Task details
Nothing in the records below should be altered in the copy, although the pictures must be left out.

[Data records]

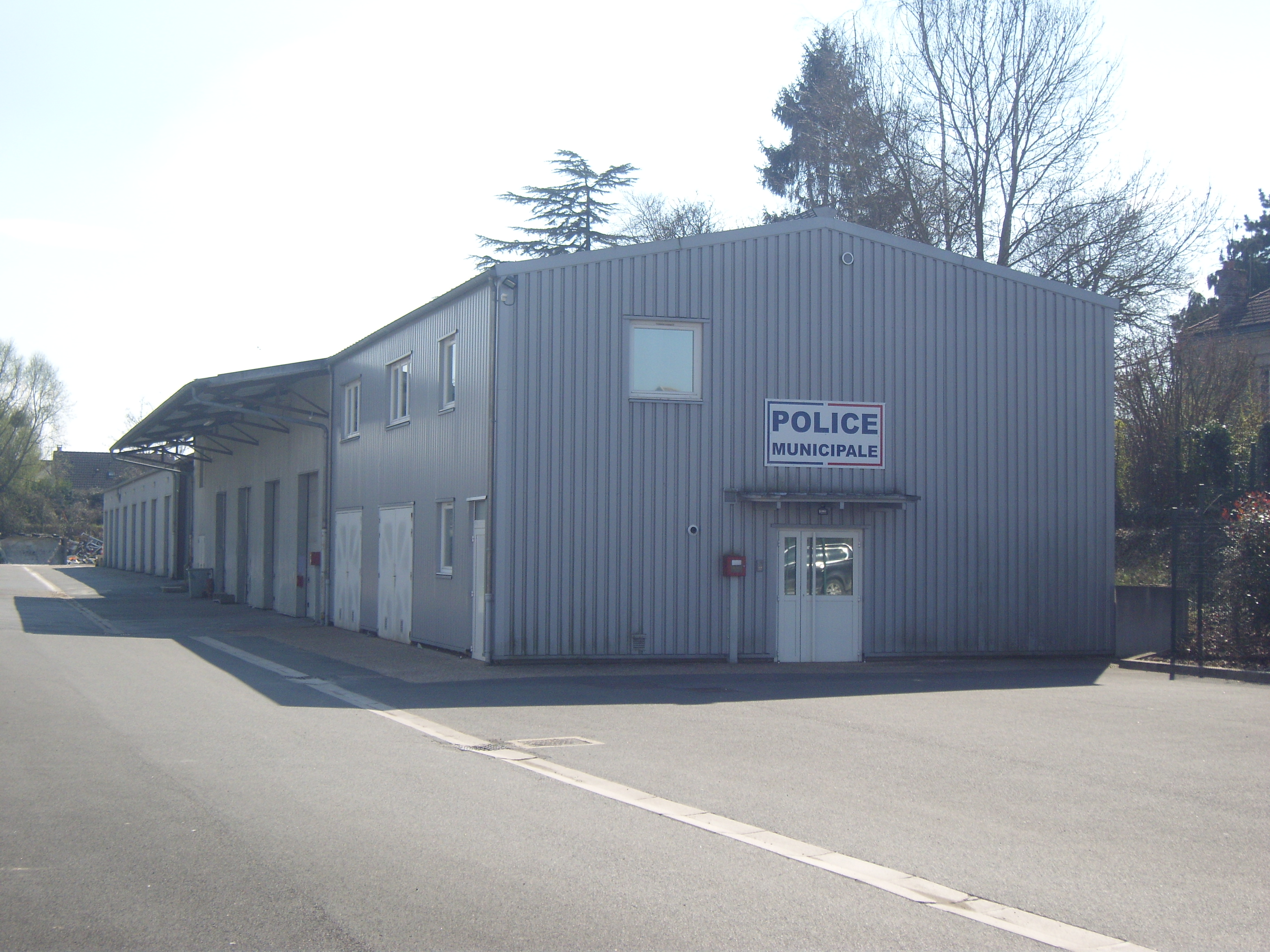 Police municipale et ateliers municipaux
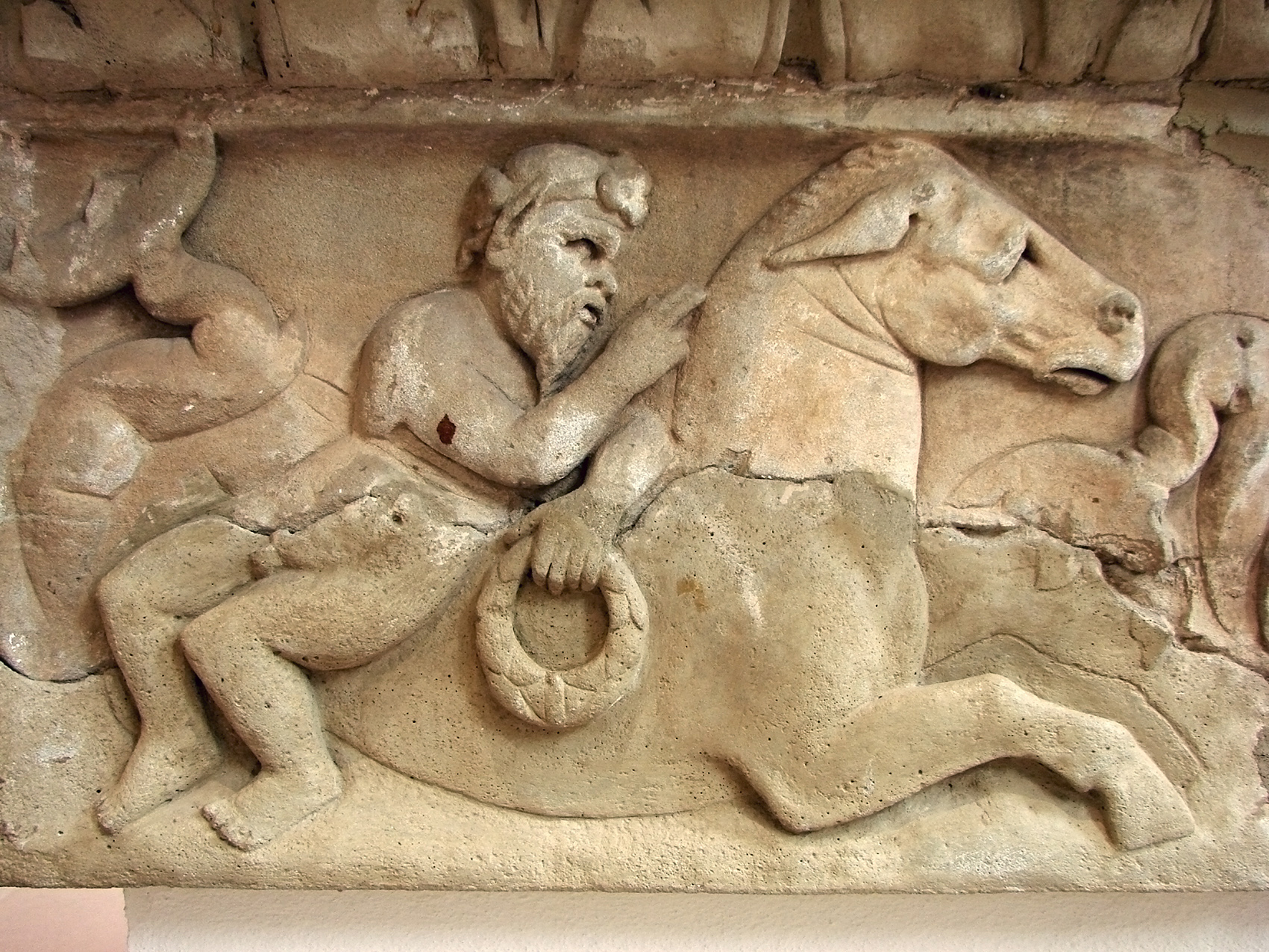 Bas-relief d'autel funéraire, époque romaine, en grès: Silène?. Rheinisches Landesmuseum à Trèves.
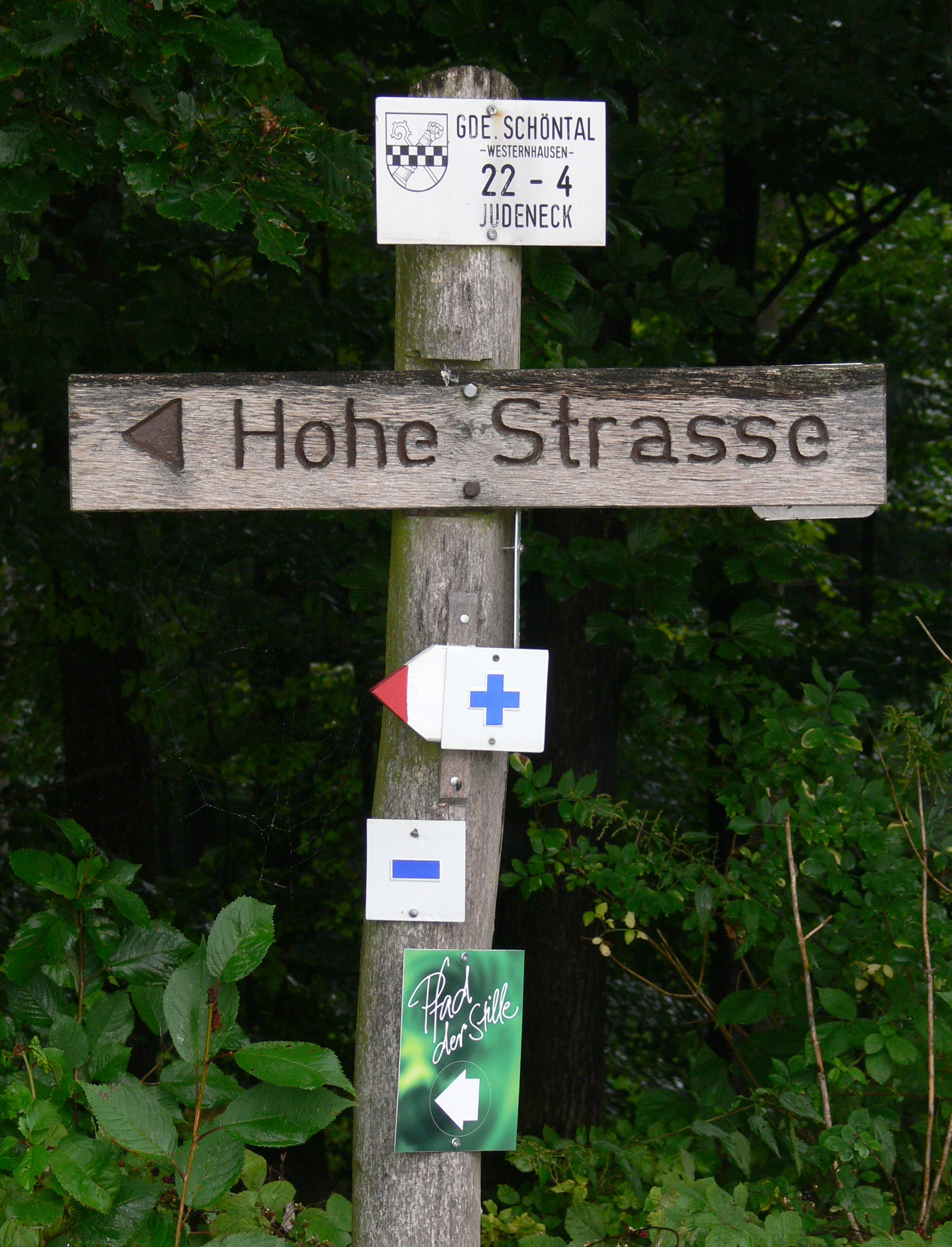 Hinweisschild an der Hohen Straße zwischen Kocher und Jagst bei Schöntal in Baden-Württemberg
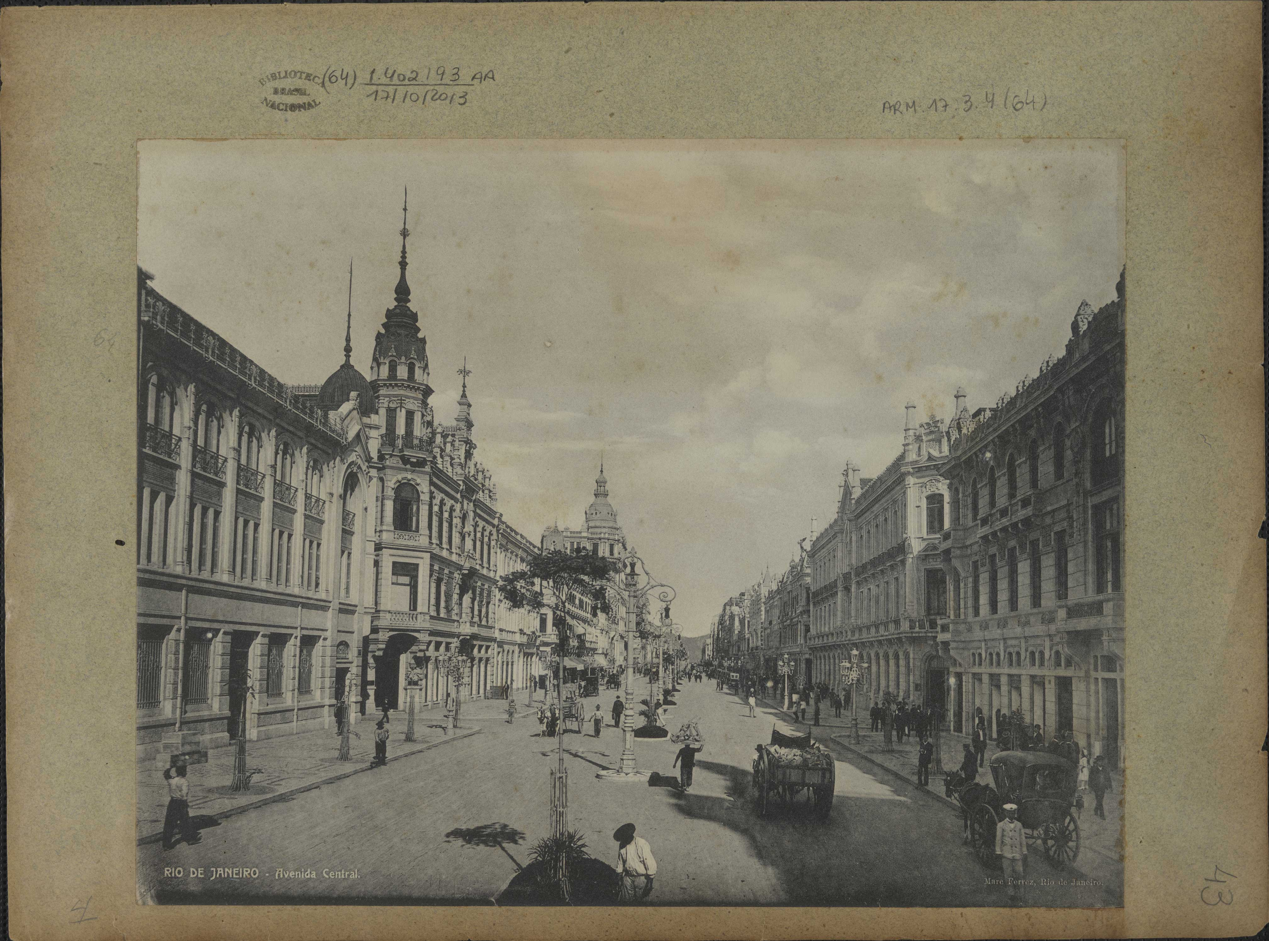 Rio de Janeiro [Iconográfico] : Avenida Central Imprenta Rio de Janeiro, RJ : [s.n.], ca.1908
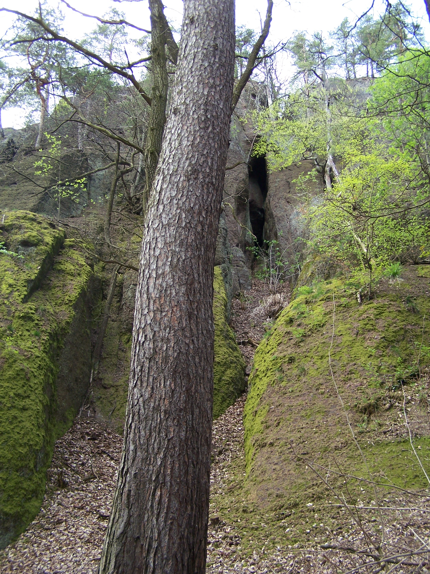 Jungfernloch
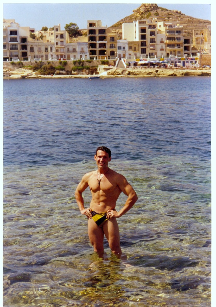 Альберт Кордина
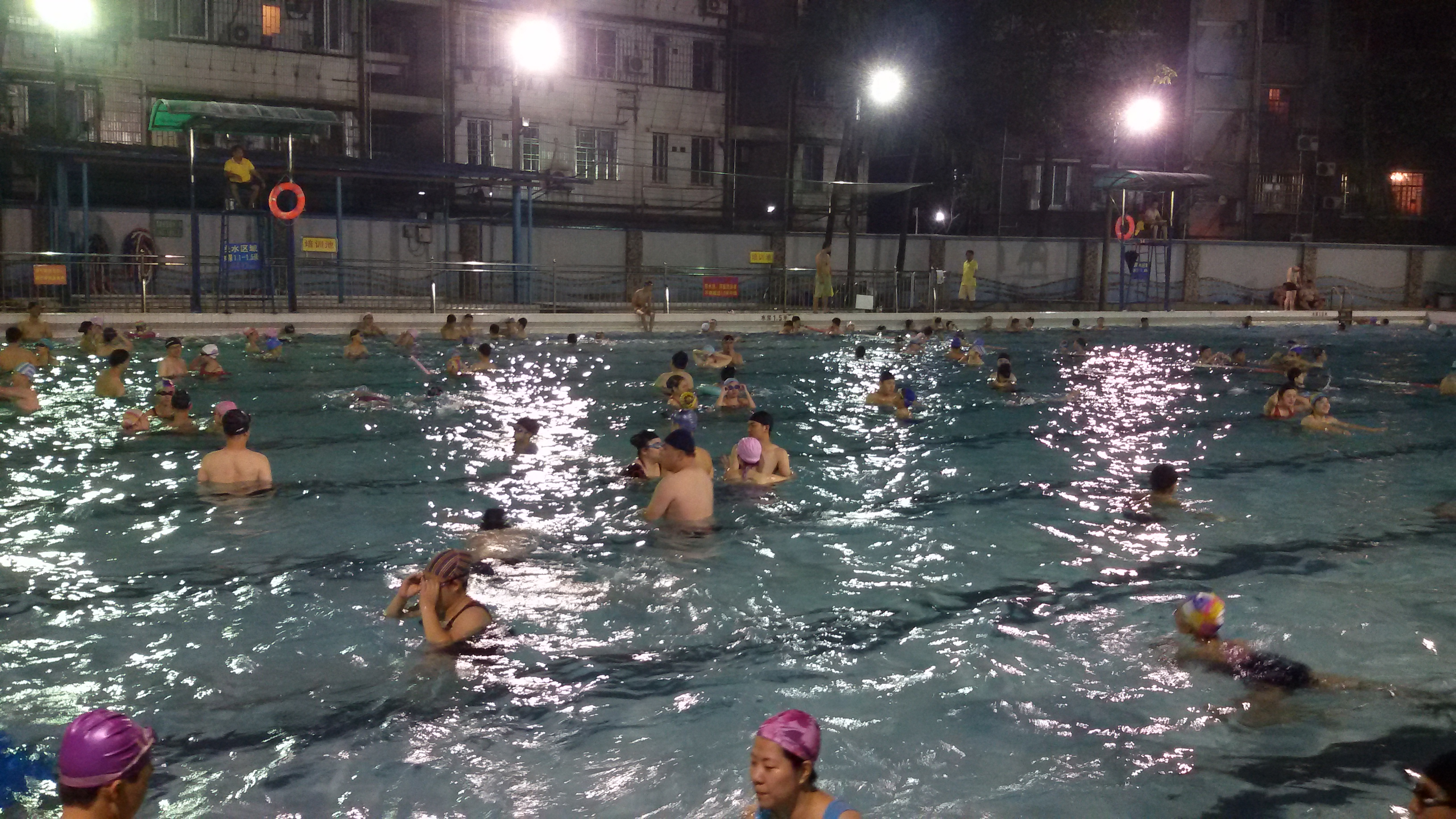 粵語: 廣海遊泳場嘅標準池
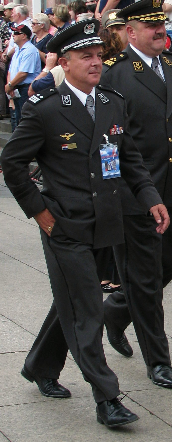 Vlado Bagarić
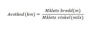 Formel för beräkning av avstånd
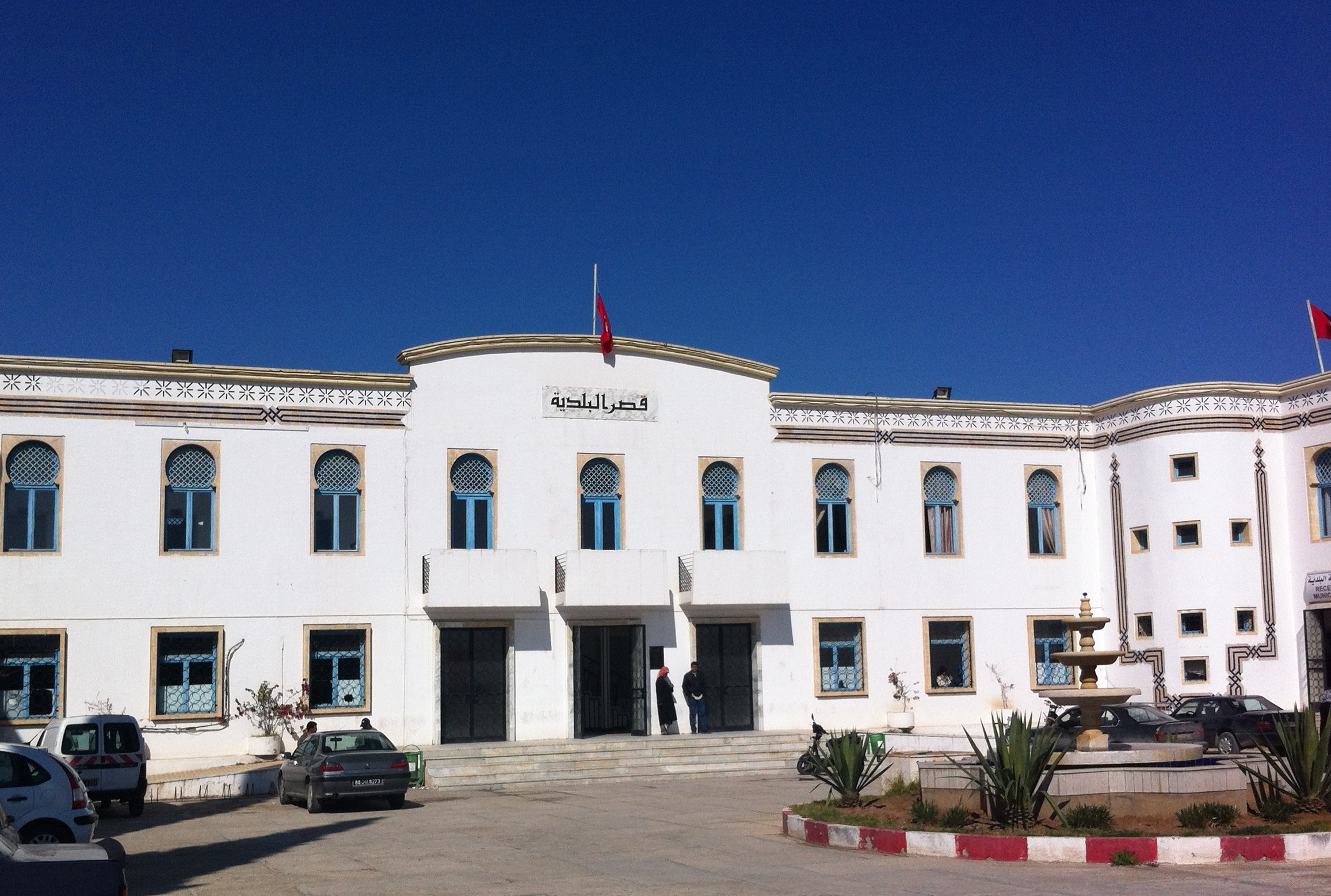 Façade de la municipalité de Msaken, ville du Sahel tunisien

Exercise response
 Police municipale et ateliers municipaux
 Bas-relief d'autel funéraire, époque romaine, en grès: Silène?. Rheinisches Landesmuseum à Trèves.
 Hinweisschild an der Hohen Straße zwischen Kocher und Jagst bei Schöntal in Baden-Württemberg
 Rio de Janeiro [Iconográfico] : Avenida Central Imprenta Rio de Janeiro, RJ : [s.n.], ca.1908
 Jungfernloch
 Альберт Кордина
 粵語: 廣海遊泳場嘅標準池
 Vlado Bagarić
 Formel för beräkning av avstånd
 Façade de la municipalité de Msaken, ville du Sahel tunisien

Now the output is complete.